11:26 Publié dans Actualités, Connaissances, Economie, Société | Lien permanent | Commentaires (0) | Tags : vins de fête | |  del.icio.us |  Imprimer | | Digg! Digg |  Facebook | | Pin it!

05/11/2024

Kamel Daoud remporte le prix Goncourt

Kamel Daoud.jpgCe n’est pas une surprise. Kamel Daoud remporte le prix Goncourt pour son troisième roman, Houris, paru chez Gallimard. Le livre a été élu dès le premier tour de scrutin, avec six voix contre deux à Hélène Gaudy pour Archipels (l’Olivier), une à Sandrine Collette pour Madelaine avant l’aube (JC Lattès) et une au Franco-Rwandais Gaël Faye pour Jacaranda (Grasset), lequel reçoit le prix Renaudot.

Dans Houris (c’est ainsi que sont nommées les vierges censées accueillir le croyant au paradis), l’écrivain franco-algérien passe au crible la « décennie noire » de la guerre civile (1992-2002) dans son pays natal, par la voix étouffée d’une jeune Oranaise, prénommée Fajr (l’aube), mutilée parce qu’alors mal égorgée. Sa blessure court d’une oreille à l’autre sur 17 cm, la privant de cordes vocales. Aube la mutique est « porteuse de l’histoire d’une guerre entière inscrite sur sa peau ». Elle est ainsi le vivant stigmate de la violence collective qui a ravagé l’Algérie, quand des groupes islamistes affrontèrent l’armée en semant la terreur, faisant environ 200 000 morts. Victime sans voix, l’héroïne, en cette veille de l’Aïd, est enceinte d’une enfant dont elle veut avorter. L’Algérie de l’année 2018 peinte par Daoud est l’ennemie des femmes, sans exception. C’est une Algérie attaquée par les adeptes d’un islam rétrograde. Dans sa langue muette, Aube raconte, à l’enfant qui ne verra pas le jour, son histoire tragique et celle de son pays.

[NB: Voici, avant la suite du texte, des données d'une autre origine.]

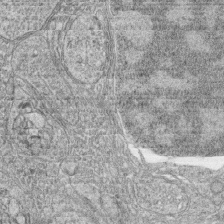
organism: Zebrafish
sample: synaptic ribbons in rod cells and cone cells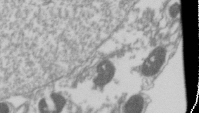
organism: Drosophila
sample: Cell division; meiosis; drosophila spermatocytes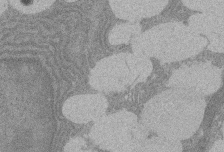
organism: Rat
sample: Salivary granule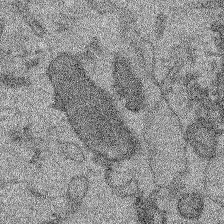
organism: Human
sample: HeLa cells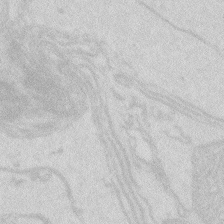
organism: Zebrafish
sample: Macrophage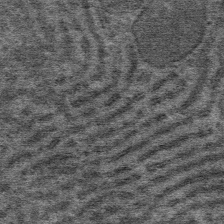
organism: Mouse
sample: Mouse Salivary gland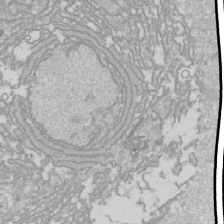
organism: Drosophila
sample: Cell division; meiosis; drosophila spermatocytes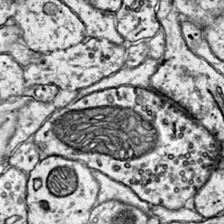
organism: Mouse
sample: Primary visual cortex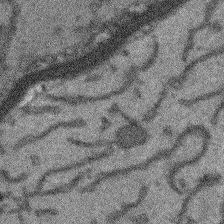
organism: Arabidopsis thaliana
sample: Root tip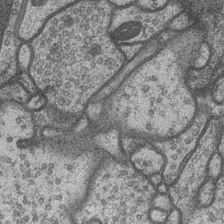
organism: Drosophila
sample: Optic medulla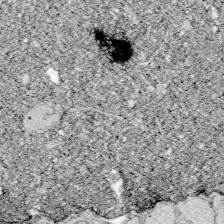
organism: Zebrafish
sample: Whole-Brain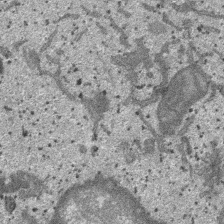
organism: Human
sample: Lung epithelial cells infected with SARS-CoV-2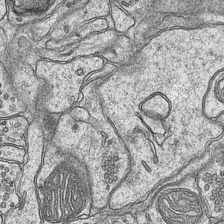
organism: Mouse
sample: CA1 Hippocampus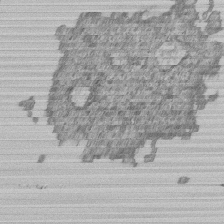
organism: Human
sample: MDA-MB-231 cells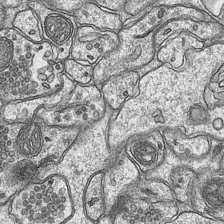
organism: Mouse
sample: CA1 Hippocampus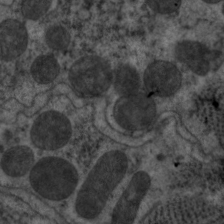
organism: C. elegans
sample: Pharynx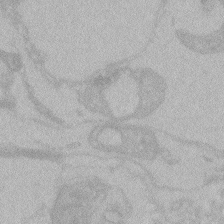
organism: Zebrafish
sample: Macrophage infected with Toxoplasma gondii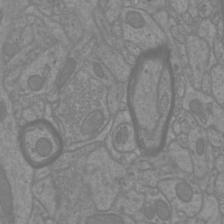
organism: Mouse
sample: Cortical neurons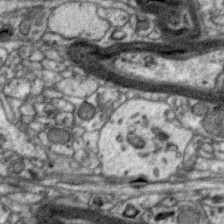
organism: Zebra finch
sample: Brain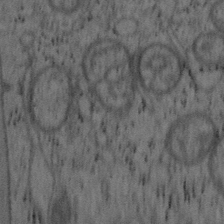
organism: Human
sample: HeLa cells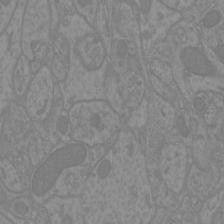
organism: Mouse
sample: Cortical neurons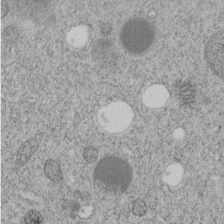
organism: C. elegans
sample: C. elegans embryo early stage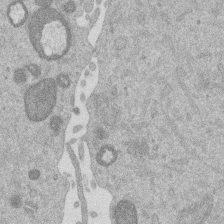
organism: Mouse
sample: Dividing mouse embryo 1 cell stage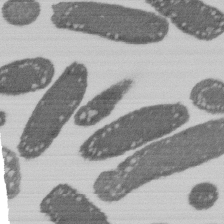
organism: E. coli
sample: Bacterial nucleoid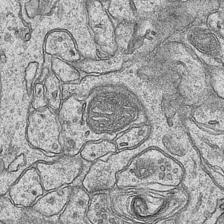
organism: Mouse
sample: CA1 Hippocampus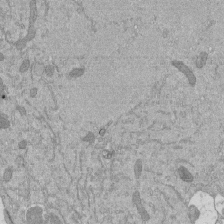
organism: Mouse
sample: ED-1 cell nuclei; centrioles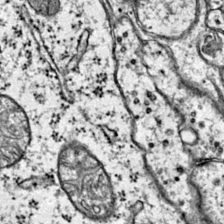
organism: Mouse
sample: Primary visual cortex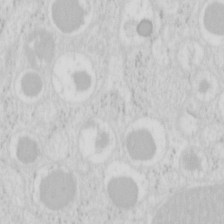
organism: Mouse
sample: Pancreas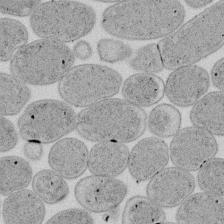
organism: E. coli
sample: Bacterial nucleoid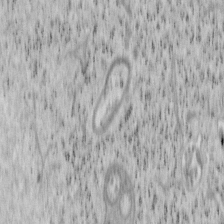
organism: Human
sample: HeLa cells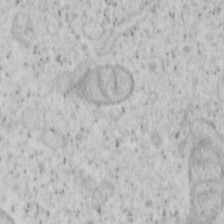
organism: Human
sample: HeLa cells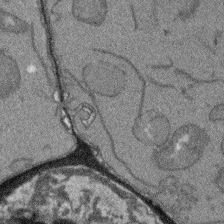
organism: Arabidopsis thaliana
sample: Root tip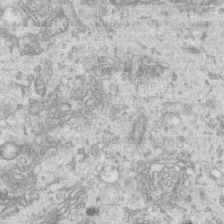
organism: Human
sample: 1205lu cells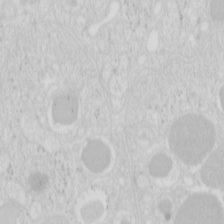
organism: Mouse
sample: Pancreas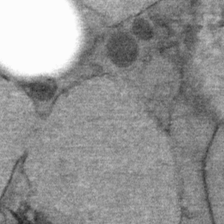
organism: Mouse
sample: Mouse Salivary gland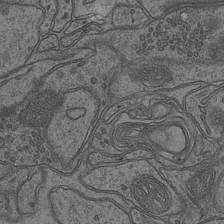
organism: Mouse
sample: CA1 Hippocampus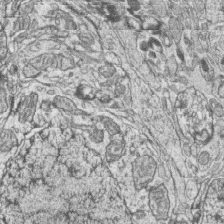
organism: Zebrafish
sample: synaptic ribbons in rod cells and cone cells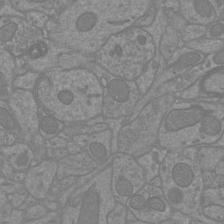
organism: Mouse
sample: Cortical neurons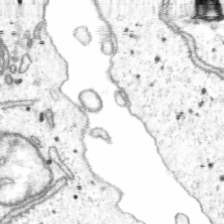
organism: Human
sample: HeLa cells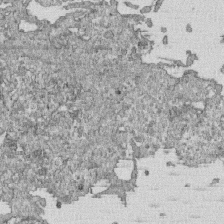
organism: Human
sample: HeLa cell HIV synapse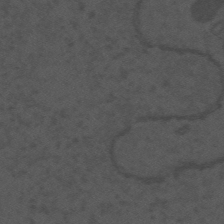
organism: Mouse
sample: Suprachiasmatic nucleus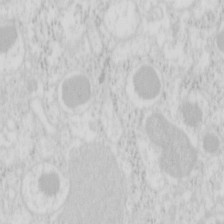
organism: Mouse
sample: Pancreas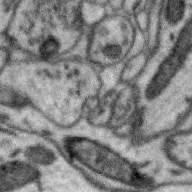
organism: Zebra finch
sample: Brain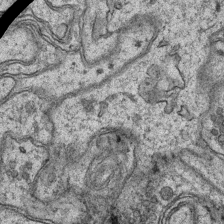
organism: Mouse
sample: CA1 Hippocampus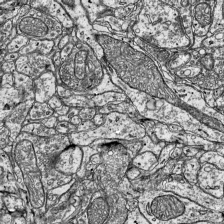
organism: Mouse
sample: Visual Cortex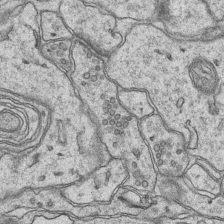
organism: Mouse
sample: CA1 Hippocampus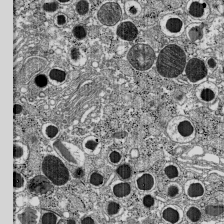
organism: C57BL Mouse
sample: Pancreatic islet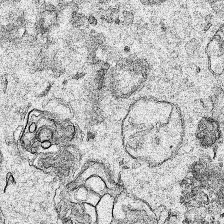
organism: Human
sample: Mitochondria in HCT116 cells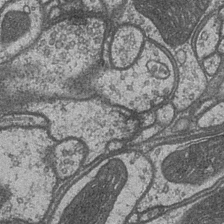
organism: Drosophila
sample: Optic medulla

Une jeune héroïne privée de cordes vocales

Alors que, désormais, l’un des articles de la charte pour la paix et la réconciliation mentionne qu’il est interdit de parler de cette guerre, volontairement passée sous silence sous peine d’emprisonnement – à l’opposé de l’autre, la guerre d‘indépendance, si présente dans les têtes, dans les manuels et gravée sur les monuments –, Kamel Daoud
porte le fer dans la plaie mémorielle. Outre Aube, on découvre Aïssa Guerdi, un autre personnage de Houris. Lui, c’est à voix haute qu’il s’exprime, pour mettre des mots forts sur cet oubli volontaire, cette amnésie quasi obligatoire. Ce fils de libraire est chauffeur. Hypermnésique, lui aussi rescapé d’une des tueries de l’époque fatale, il est capable de se rappeler, des tueries, le jour, l’heure, le lieu, le nombre de victimes et leur prénom, même si, depuis 2005, plus personne ne prête attention à ce passé maudit.

Ce voyage au bout de l’horreur a valu à Kamel Daoud, ainsi qu’à son éditeur, une interdiction de participation au dernier salon d’Alger. L’écrivain, qui vit à Paris depuis 2020 après avoir obtenu sa naturalisation, a déclaré, sitôt l’annonce de son prix : « Ce livre est né parce que je suis en France. C’est un pays qui me donne la liberté d’écrire. Ce n’est pas facile de parler de guerre, il faut du temps, du deuil, de la distance. »

Kamel Daoud avait déjà reçu, en 2014, le Goncourt du premier roman pour Meursault, contre-enquête, paru chez Actes Sud. Dans ce livre, il prenait le contrepied du roman célèbre de Camus, l’Étranger, en tirant du néant l’Arabe sans nom dont le corps n’a jamais été retrouvé dans le texte initial.